# XM Eyes Big 2004 Sub Numbers



## Chris Blount (Jun 22, 2001)

XM Satellite Radio plans to more than double its subscriber base this year, the head of the company reported Thursday.

XM President and CEO Hugh Panero said the company will aim for more than 1.4 million customer additions in 2004. He said the service could exceed the 2.8 million customer mark by the end of the year, more than doubling its subscriber base from the year-end 2003 number of 1.36 million customers.

During a conference call with Wall Street analysts focused on fourth quarter results, Panero also pointed to plans for an instant traffic and weather service that will debut in March. The offering will target 15 cities initially, he said, expanding to 20 by the end of 2004.

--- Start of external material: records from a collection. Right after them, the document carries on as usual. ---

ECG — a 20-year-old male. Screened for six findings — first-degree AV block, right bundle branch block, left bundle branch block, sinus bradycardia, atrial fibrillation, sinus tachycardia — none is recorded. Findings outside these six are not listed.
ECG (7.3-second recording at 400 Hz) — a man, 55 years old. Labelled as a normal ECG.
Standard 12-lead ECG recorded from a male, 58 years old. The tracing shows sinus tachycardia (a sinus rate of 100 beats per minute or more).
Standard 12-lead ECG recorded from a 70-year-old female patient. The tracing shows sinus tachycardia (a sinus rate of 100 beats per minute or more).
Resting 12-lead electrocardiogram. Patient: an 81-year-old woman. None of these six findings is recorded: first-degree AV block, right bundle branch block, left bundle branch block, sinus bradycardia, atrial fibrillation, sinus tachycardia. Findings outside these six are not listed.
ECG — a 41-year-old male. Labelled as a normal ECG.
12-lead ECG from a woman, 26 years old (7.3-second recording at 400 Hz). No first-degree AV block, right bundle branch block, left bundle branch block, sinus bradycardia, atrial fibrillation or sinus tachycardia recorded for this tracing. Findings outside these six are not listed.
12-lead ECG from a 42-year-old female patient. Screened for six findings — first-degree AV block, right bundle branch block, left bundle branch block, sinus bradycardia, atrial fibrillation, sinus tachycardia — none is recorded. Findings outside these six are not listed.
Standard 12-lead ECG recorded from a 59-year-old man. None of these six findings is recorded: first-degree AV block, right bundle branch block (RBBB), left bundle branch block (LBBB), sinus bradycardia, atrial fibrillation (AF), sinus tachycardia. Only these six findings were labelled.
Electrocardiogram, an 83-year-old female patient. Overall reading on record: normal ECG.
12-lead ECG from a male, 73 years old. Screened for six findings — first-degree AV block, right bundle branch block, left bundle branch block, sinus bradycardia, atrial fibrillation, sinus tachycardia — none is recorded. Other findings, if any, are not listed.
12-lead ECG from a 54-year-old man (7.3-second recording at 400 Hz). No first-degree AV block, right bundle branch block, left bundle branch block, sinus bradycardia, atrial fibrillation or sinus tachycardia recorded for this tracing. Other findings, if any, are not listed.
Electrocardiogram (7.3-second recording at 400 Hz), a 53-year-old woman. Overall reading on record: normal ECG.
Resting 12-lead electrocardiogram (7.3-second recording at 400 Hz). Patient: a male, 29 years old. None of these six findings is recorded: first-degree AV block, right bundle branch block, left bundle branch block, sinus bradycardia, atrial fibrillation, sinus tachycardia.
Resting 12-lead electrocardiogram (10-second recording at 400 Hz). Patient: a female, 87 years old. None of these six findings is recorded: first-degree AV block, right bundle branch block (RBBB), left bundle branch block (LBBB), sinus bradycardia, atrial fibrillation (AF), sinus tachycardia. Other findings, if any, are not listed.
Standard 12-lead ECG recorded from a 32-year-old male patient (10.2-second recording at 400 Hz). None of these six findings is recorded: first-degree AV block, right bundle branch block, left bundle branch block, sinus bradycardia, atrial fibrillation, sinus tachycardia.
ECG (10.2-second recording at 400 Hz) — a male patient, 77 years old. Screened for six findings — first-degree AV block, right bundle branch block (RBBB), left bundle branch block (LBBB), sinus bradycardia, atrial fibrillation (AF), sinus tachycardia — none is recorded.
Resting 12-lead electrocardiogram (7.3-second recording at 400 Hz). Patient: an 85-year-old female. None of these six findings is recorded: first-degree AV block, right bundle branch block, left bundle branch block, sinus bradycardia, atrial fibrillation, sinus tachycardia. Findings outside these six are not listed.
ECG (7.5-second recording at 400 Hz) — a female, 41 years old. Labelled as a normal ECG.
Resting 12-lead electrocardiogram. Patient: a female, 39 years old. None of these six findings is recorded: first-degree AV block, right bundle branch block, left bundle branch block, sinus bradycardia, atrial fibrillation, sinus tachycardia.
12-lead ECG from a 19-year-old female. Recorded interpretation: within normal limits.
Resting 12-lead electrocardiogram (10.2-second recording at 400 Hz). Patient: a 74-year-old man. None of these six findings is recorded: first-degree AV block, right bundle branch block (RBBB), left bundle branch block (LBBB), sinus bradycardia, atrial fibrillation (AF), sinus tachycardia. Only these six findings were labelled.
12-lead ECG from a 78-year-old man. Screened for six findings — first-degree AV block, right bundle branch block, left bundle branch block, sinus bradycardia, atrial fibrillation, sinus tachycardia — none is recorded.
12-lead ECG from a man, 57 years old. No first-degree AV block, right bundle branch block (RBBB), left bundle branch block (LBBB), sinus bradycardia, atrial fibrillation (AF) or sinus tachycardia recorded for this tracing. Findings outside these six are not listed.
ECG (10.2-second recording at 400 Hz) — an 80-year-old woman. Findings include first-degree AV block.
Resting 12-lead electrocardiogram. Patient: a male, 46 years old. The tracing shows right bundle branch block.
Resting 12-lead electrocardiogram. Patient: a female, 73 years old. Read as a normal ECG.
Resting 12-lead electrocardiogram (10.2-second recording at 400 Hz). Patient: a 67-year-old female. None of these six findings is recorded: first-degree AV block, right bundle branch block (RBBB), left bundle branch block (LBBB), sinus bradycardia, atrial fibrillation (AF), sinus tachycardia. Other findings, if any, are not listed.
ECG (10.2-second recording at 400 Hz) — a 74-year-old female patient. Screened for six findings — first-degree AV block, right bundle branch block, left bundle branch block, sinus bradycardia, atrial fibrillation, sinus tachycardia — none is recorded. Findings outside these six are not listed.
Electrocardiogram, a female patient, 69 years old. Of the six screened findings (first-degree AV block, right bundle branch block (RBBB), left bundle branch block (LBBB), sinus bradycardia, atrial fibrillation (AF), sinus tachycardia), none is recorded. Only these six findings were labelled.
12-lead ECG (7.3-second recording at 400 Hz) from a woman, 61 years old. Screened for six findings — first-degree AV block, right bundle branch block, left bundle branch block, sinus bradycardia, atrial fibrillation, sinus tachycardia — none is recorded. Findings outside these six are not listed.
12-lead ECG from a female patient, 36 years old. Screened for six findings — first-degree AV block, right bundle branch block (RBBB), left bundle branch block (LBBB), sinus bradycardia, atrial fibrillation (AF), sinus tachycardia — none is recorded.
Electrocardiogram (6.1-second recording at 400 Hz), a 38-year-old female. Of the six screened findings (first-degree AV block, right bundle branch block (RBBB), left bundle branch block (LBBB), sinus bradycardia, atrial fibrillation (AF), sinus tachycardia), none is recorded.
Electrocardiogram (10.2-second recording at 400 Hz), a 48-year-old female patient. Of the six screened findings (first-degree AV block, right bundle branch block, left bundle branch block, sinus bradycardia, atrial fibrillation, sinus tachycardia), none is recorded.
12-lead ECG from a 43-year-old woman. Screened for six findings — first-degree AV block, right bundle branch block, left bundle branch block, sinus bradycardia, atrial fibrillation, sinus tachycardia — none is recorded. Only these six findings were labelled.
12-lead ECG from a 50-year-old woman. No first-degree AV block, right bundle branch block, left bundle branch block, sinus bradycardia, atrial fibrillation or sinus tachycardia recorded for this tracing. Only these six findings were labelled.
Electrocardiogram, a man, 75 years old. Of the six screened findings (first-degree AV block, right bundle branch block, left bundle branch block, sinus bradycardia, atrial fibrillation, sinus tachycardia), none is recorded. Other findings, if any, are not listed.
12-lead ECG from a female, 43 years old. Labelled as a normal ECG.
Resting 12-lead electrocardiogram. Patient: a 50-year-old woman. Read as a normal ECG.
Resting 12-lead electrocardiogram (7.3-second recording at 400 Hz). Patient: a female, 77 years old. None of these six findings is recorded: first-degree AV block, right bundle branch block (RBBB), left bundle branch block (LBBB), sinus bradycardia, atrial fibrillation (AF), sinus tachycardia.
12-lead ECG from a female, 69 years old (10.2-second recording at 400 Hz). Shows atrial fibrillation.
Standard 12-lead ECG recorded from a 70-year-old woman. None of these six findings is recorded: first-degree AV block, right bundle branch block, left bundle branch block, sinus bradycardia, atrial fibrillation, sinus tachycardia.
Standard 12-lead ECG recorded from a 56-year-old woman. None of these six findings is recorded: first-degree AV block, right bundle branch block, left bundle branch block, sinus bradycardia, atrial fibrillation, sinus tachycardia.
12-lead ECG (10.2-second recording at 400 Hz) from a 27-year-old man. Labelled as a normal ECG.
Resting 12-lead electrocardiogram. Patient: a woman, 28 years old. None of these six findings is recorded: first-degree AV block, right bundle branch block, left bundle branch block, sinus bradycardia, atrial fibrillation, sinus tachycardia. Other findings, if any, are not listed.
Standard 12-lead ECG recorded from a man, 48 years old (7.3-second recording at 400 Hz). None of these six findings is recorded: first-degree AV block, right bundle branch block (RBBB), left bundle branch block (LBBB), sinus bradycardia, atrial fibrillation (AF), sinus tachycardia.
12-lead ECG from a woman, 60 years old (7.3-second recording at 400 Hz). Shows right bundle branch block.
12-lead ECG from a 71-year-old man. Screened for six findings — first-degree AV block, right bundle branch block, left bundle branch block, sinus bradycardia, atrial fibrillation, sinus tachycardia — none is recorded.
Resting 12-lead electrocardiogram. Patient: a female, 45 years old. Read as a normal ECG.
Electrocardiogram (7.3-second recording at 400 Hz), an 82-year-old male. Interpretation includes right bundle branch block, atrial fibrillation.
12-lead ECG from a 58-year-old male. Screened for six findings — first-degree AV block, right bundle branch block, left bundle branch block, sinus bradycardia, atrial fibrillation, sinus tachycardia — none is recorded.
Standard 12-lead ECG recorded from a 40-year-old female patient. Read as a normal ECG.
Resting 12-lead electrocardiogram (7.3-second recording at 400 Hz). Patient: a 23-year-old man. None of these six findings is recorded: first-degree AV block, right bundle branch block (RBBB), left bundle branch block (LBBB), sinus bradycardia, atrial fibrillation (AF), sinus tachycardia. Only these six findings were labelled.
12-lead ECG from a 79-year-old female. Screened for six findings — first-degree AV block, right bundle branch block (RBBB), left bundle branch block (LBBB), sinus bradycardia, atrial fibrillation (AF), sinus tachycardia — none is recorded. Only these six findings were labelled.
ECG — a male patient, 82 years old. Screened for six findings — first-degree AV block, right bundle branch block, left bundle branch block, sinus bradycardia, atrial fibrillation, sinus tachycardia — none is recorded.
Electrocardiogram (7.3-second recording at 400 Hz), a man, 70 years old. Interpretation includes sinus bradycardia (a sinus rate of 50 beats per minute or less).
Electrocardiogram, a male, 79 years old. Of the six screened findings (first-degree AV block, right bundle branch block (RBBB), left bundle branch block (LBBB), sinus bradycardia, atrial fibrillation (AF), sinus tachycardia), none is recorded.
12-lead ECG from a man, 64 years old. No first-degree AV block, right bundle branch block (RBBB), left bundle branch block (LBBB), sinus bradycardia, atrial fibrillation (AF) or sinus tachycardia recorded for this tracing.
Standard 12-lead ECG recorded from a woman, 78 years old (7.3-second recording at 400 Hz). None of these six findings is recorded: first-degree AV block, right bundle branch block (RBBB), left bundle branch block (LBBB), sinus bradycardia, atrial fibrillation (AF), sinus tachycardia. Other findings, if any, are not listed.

As for Sirius' news that it will partner with RadioShack and EchoStar, Panero didn't offer much comment. He said the deal "is good for the satellite radio category."

For the fourth quarter, XM reported revenue of $33.5 million, a jump from $9 million reported in fourth quarter 2002. XM's net loss for the fourth quarter was $162.9 million, compared to a $155.9 million net loss in fourth quarter 2002.

http://www.skyreport.com (Used with permission)


----------



## Jacob S (Apr 14, 2002)

Perhaps this company would be a good investment if one were to want to purchase stock in the company and get a good return, or do they not on Nasdaq yet?


----------